Zoals de naam van deze klaversoort Hazenpootje, Trifolium arvense, al aangeeft is deze soort van drogere gras- en hooilanden vooral tijdens en na de bloei gemakkelijk te herkennen aan het uiterlijk van de bloeiwijzen. Deze cilindervormige hoofdjes staan op lange stelen en hebben door de lange grijze haren die op de kelktanden staan een sterke gelijkenis met de pootjes van konijnen of hazen.
In drogere gras- en hooilanden waar vaak veel kleurige soorten planten staan vallen in de zomer, na de langste dag, de grijze sterk behaarde bloeiwijzen op van Hazenpootje, Trifolium arvense L., uit de Vlinderbloemenfamilie of Fabaceae, voeger ook wel Papillionaceae.
Het is een tamelijk kleine maar sterk vertakte een- of tweejarige plant, die tijdens de bloei en daarna erg opvalt door de grijze en sterk behaarde hoofdjes, die de vorm van een cilinder hebben.
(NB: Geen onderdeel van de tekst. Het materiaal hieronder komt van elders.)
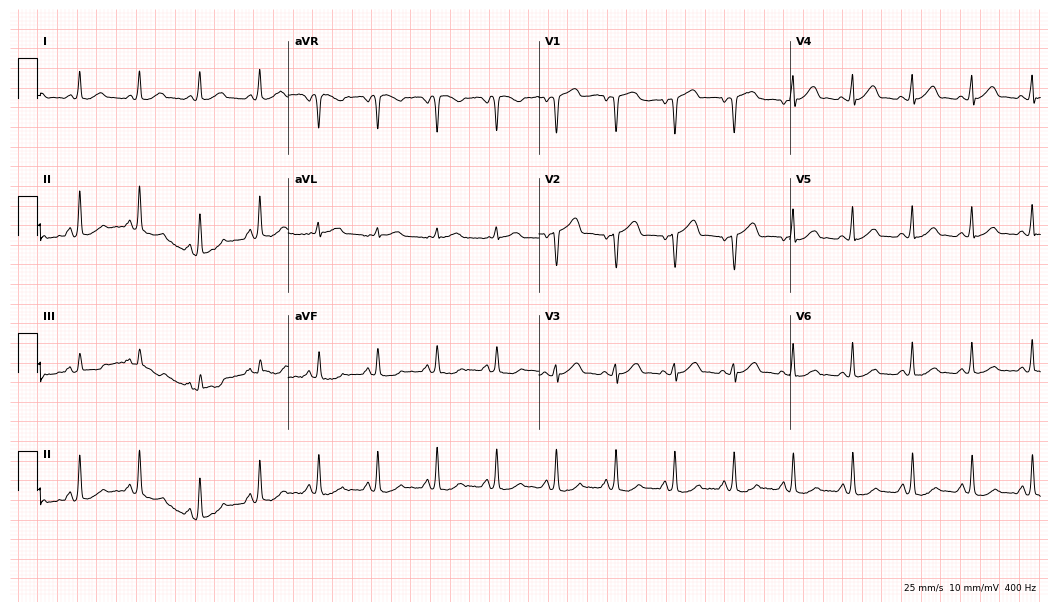
ECG — a 37-year-old female. Labelled as a normal ECG.
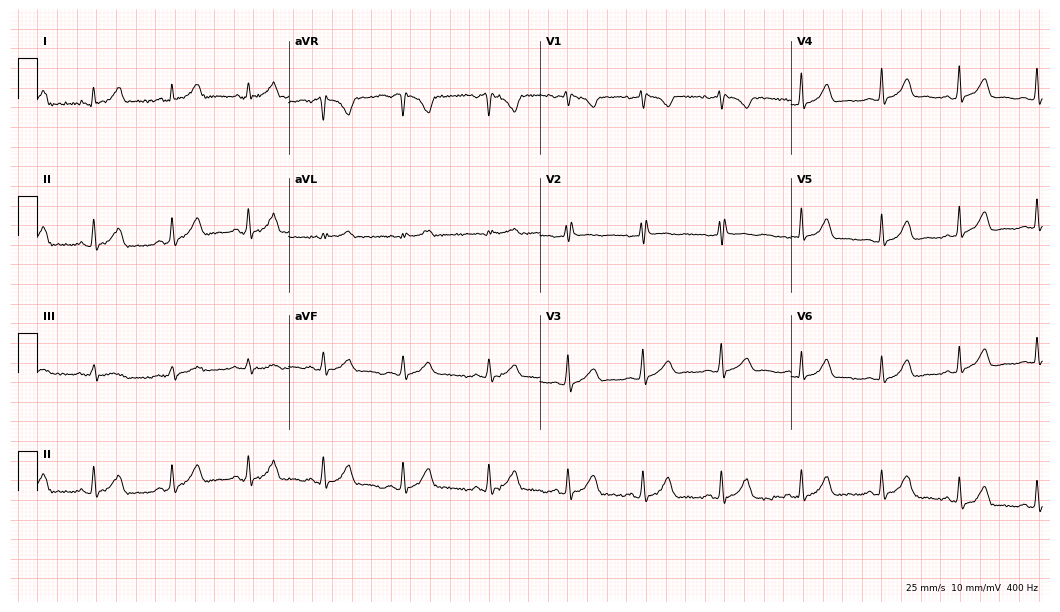
Electrocardiogram (10.2-second recording at 400 Hz), a female patient, 36 years old. Overall reading on record: normal ECG.

Je ziet weinig van de witte kleur van de kroonbladen. Dat komt doordat de kroonbladen veel korter zijn dan de lange roodaangelopen kelktanden. De vijf kelktanden zijn allemaal even lang en heel sterk behaard met recht afstaande haren, waardoor het hoofdje een grijs donzig uiterlijk heeft. Het lijkt daardoor sterk op een pootje van een konijn of haas. Daarvan is de Nederlandse naam dan ook afgeleid. Tijdens de bloei worden de kroonbladen van wit tot rozerood tot bruin en na bestuiving en bevruchting groeit het vruchtbeginsel uit tot kleine bruine peultjes. De beharing van de kelktanden heeft een functie die vergelijkbaar is met het vruchtpluis zoals we dat kennen van de Paardenbloem en draagt bij aan de verspreiding van de vruchten.
De zaden kiemen in het voorjaar en dan groeit de plant uit met liggende tot opstijgende stengels. Deze stengels en de bladeren zijn sterk behaard met aanliggende haren, waardoor de bladeren een grijs tot viltig uiterlijk hebben. De stengels zijn op doorsnede niet hol maar gevuld. De samengestelde bladeren hebben korte steeltjes, ongeveer zo lang als de steunblaadjes, en bestaan uit drie deelblaadje met een gave rand. Waar de bladeren aan de stengels staan staan twee steunblaadjes die in een spits eindigen, die wel wat op een zweep lijkt. De deelblaadjes zijn langwerpig tot lancetvormig.
De plant staat op zonnige plaatsen die door de betreding van vee tamelijk open zijn. De grond waar ze op staan is zandgrond die niet stuift, en kalkarm en zuur is. Ook staat de plant graag op plekken waar gerommeld wordt of die bewerkt worden zoals randen van bermen, langs spoorwegen en op braakliggende akkers.
MM_130221
Het verspreidingsgebied of areaal van Hazenpootje omvat Europa met uitzondering van de koudere noordelijke streken. Verder is het ook aan te treffen in de aangrenzende gebieden van Azië en Noord-Afrika. In Nederland en België is het algemeen op de zandgronden en het komt in toenemende mate voor op plekken waar het van oorsprong minder voorkwam doordat er aanvoer plaatsvindt van zand zoals in de veengebieden en klei- en lössgebieden. In de Veldgids Plantengemeenschappen van Nederland van Schaminée, J. et al. (2010) wordt Hazenpootje omschreven als een soort die kenmerkend is voor
14B Droge graslanden
Hazenpootje is een indicatorsoort voor de volgende processen: ontkalking van de bodem en betreding en begrazing.
Uitgebreidere informatie over de ecologie van Hazenpootje en de relaties van deze soort met andere organismen en het milieu kunnen gevonden worden in Weeda, E.J. et al., (1987) Nederlandse oecologische Flora. Wilde planten en hun relaties. Deel 2: 146.
Het determineren op wetenschappelijke basis kan gebeuren met behulp van Meijden, R. van der (2005) Heukels' Flora van Nederland, 23ste druk: 372-372. Of met de nieuwe 24ste druk van deze flora: Duistermaat, L. (2020) Heukels' Flora van Nederland: 354.
Een andere gemakkelijke determinatie is mogelijk met Heijmans, E., Heinsius, H.W. en Thijsse, Jac.P. (1983) Geïllustreerde flora van Nederland, 22ste druk: 763.